> [TASK]: Print the data below verbatim, minus images.

> [SUPPLIED DATA]:
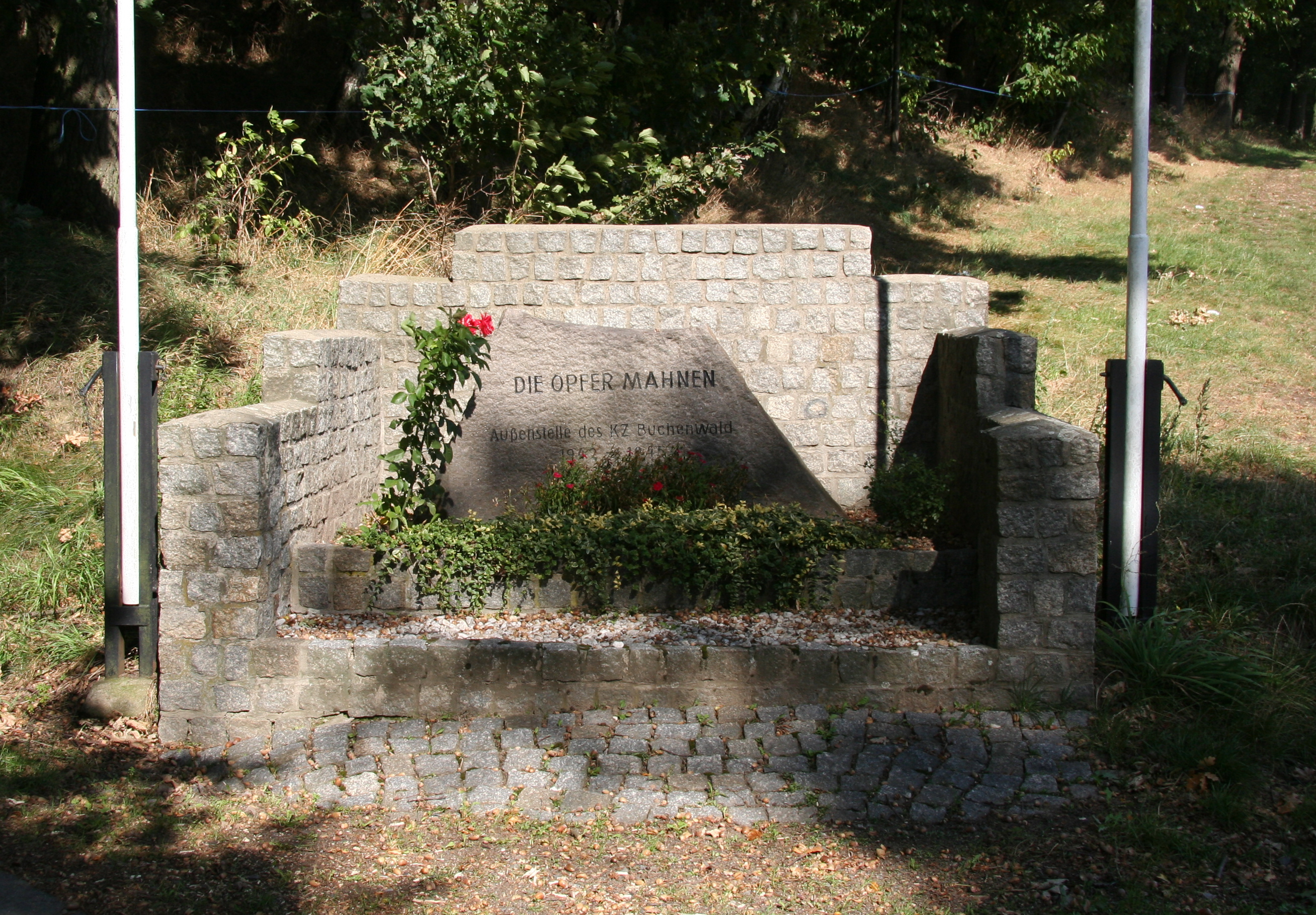 Gedenkstein für die Opfer des KZ Außenlager Penig an der B95 bei Wernsdorf
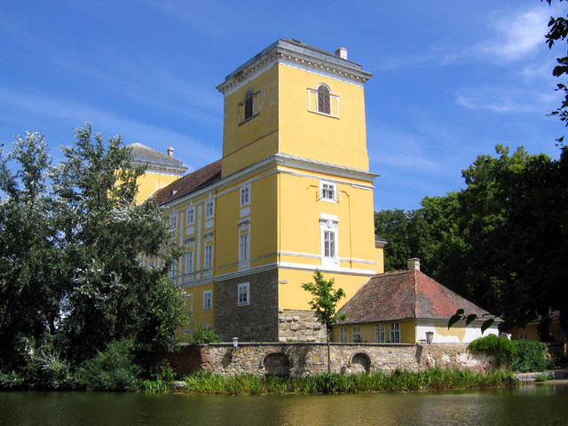 Schloss Wolkersdorf: Lizenz: GNU FDL Quelle: Foto plp Datum: de:2004 Ort: Wolkersdorf, Niederösterreich
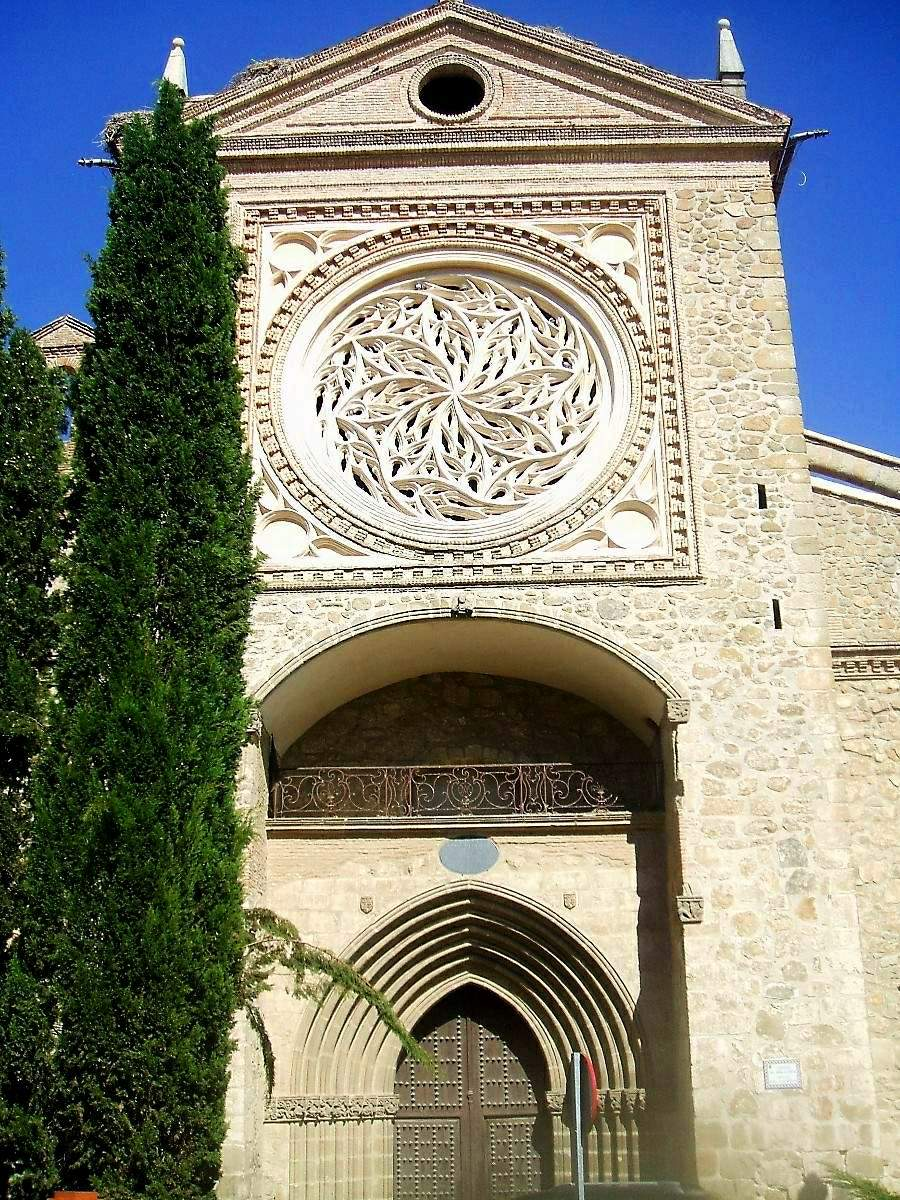 Iglesia de Santa Maria la Mayor (La Colegial), Talavera de la Reina (Toledo)

> [TASK OUTPUT]:
 Gedenkstein für die Opfer des KZ Außenlager Penig an der B95 bei Wernsdorf
 Schloss Wolkersdorf: Lizenz: GNU FDL Quelle: Foto plp Datum: de:2004 Ort: Wolkersdorf, Niederösterreich
 Iglesia de Santa Maria la Mayor (La Colegial), Talavera de la Reina (Toledo)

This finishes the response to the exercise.